Hingga 3 minggu setelah film tayang saya tak mendapatkannya di toko CD terdekat. Sampai-sampai film berikutnya “Spy Next Door” muncul. Saya masih bermimpi mendapatkan CD tersebut hingga malam ini ketika saya lihat di program acara TV berlangganan tertulis pukul 21:40 ditayangkan Shinjuku Incident. Karena diberi tugas mengetik oleh istri, maka saya baru bisa nonton mulai 22:15. Yah disyukuri saja, keluarga beres dan hobi tetap jalan. Karena saya baru nonton 22:15 maka paragraf pertama dibawah ini saya sarikan dari beberapa blog

Saya termasuk penggemar berat Jackie Chan. Film-filmnya yang saya lihat antara lain Rush Hour1-3, Who am I, film-film klasiknya dsbnya. Saya menganggapnya komedian sejati.
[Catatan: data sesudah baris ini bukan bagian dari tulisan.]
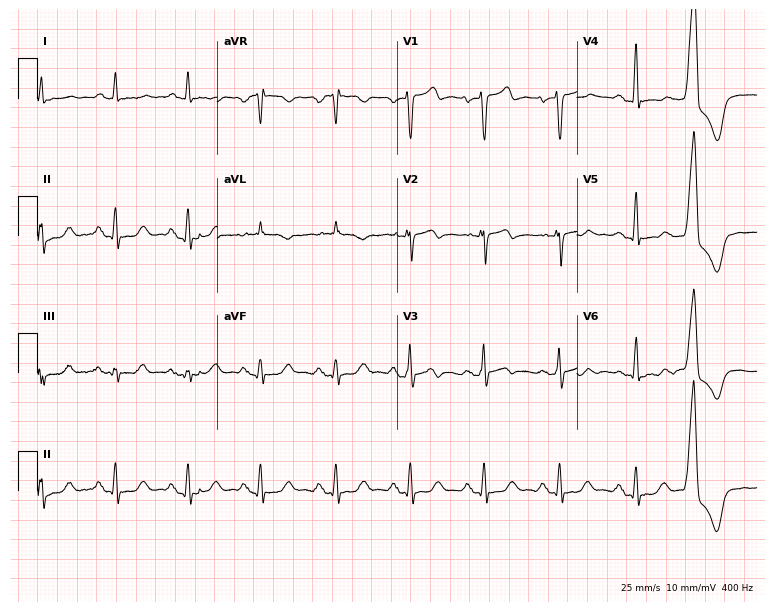
Standard 12-lead ECG recorded from a male patient, 72 years old (7.3-second recording at 400 Hz). None of these six findings is recorded: first-degree AV block, right bundle branch block, left bundle branch block, sinus bradycardia, atrial fibrillation, sinus tachycardia.

Dia tak harus berusaha lucu untuk mengocok perut. Wajahnya tenang tapi tindakannya menggelikan. Sewaktu saya lihat di Koran, ada film baru Jackie Chan berjudul “Shinjuku Incident”, saya bergegas membeli VCD orisinil yang murah [saya memang ngefans, tapi kalo ngabisin 50 ribu buat sekali nonton di bioskop – biarpun dengan istri tercinta dan anak tersayang – yaa sayang banget. Beli buku aja, pakde] dan Tuhan memihak Jackie Chan. Hingga 3 minggu setelah film tayang saya tak mendapatkannya di toko CD terdekat. Sampai-sampai film berikutnya “Spy Next Door” muncul. Saya masih bermimpi mendapatkan CD tersebut hingga malam ini ketika saya lihat di program acara TV berlangganan tertulis pukul 21:40 ditayangkan Shinjuku Incident. Karena diberi tugas mengetik oleh istri, maka saya baru bisa nonton mulai 22:15. Yah disyukuri saja, keluarga beres dan hobi tetap jalan. Karena saya baru nonton 22:15 maka paragraf pertama dibawah ini saya sarikan dari beberapa blog.
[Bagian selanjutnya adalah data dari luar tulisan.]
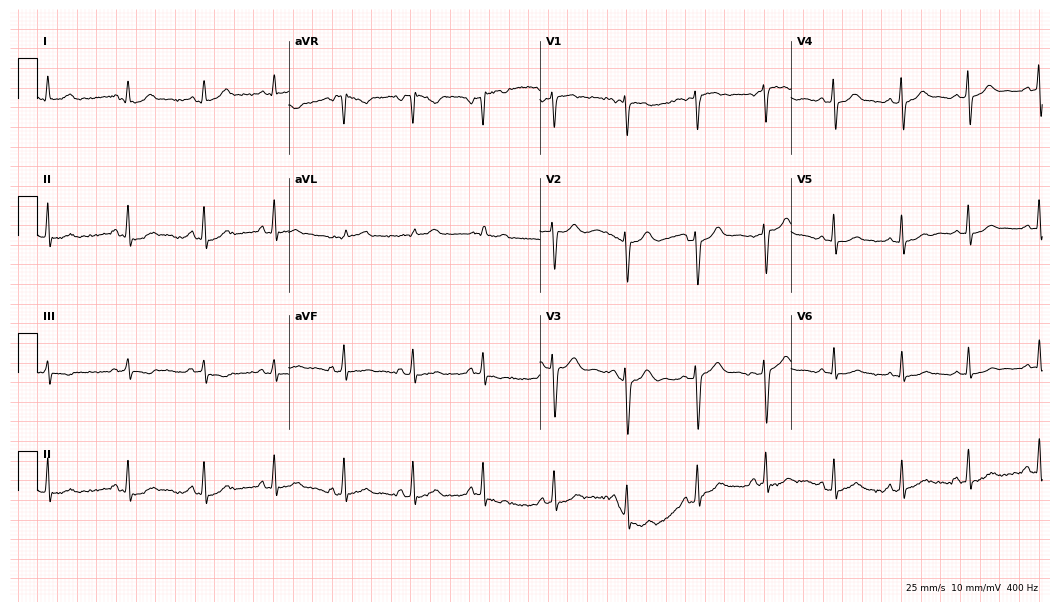
Electrocardiogram (10.2-second recording at 400 Hz), a female patient, 39 years old. Of the six screened findings (first-degree AV block, right bundle branch block, left bundle branch block, sinus bradycardia, atrial fibrillation, sinus tachycardia), none is recorded. Other findings, if any, are not listed.

Setting film ini adalah awal 90-an. Nick [Jackie Chan] yang dijuluki Kepala Besi menyeberang illegal ke Jepang dari Cina untuk mencari tunangannya Xiu Xiu [Xu Jing Lei]. Proses menyeberang ini tidak mudah karena kapal yang ditumpanginya karam sebelum berlabuh di daratan Jepang, berenanglah ia hingga ke pantai dan selamat. Meski dikejar-kejar polisi Jepang, dia selamat karena menemukan saudaranya di daerah Shinjuku. Singkat cerita, dia bisa berkumpul dengan sesama orang Cina di perantauan. Untuk menyambung hidup, dia ditunjuki bisnis pasar gelap dan bawah tanah lainnya sambil mencari tahu keberadaan tunangannya [Andaikan tahun 90 sudah ada FB pasti dia gak perlu menyeberang ke Jepang]. Mereka punya slogan 30% takdir, 70 % usaha. Kalau saya 100% takdir, 100% usaha.

Nah, mulai paragraph ini pakai bahasa saya sendiri. Keahlian Kepala Besi dalam beladiri dan akhlaqnya yang bersahaja membuatnya menjadi sesepuh di antara teman-temannya di lingkungannya. Shinjuku tempat dia tinggal ternyata termasuk daerah merah. Ada mafia Taiwan, mafia Cina daratan sendiri, yakuza dan interseksi di antara mereka. Kepala Besi juga sudah punya teman seorang gadis Cina bernama Lily [peran pembantu karena dari mulai muncul sampai selesai cuma di samping Jackie Chan] yang fasih berbahasa Jepang. Kedatangan Kepala Besi dan Lily di lingkungan Cina disambut hangat teman-teman dan saudara-saudaranya dan mereka berdua dianggap bertunangan [sampai akhir cerita hubungan keduanya tidak pernah jelas, mungkin hal ini menginspirasi Mark Zuckenberg menemukan “hubungan tanpa status” di FB].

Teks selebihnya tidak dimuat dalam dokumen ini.